+++ Exercise inputs

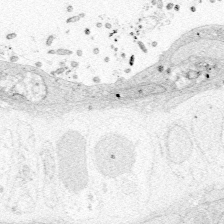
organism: Zebrafish
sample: Whole-Brain
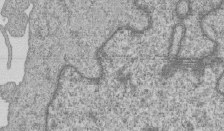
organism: Human
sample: MDA-MB-231 cells
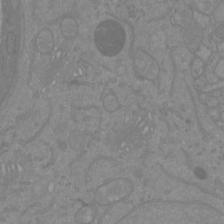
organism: Mouse
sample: Cortical neurons
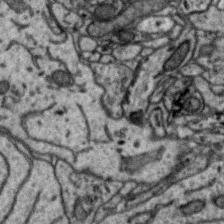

++++++

Set down every record exactly as written, but drop the pictures.

[Final answer]
organism: Zebrafish
sample: Whole-Brain
organism: Human
sample: MDA-MB-231 cells
organism: Mouse
sample: Cortical neurons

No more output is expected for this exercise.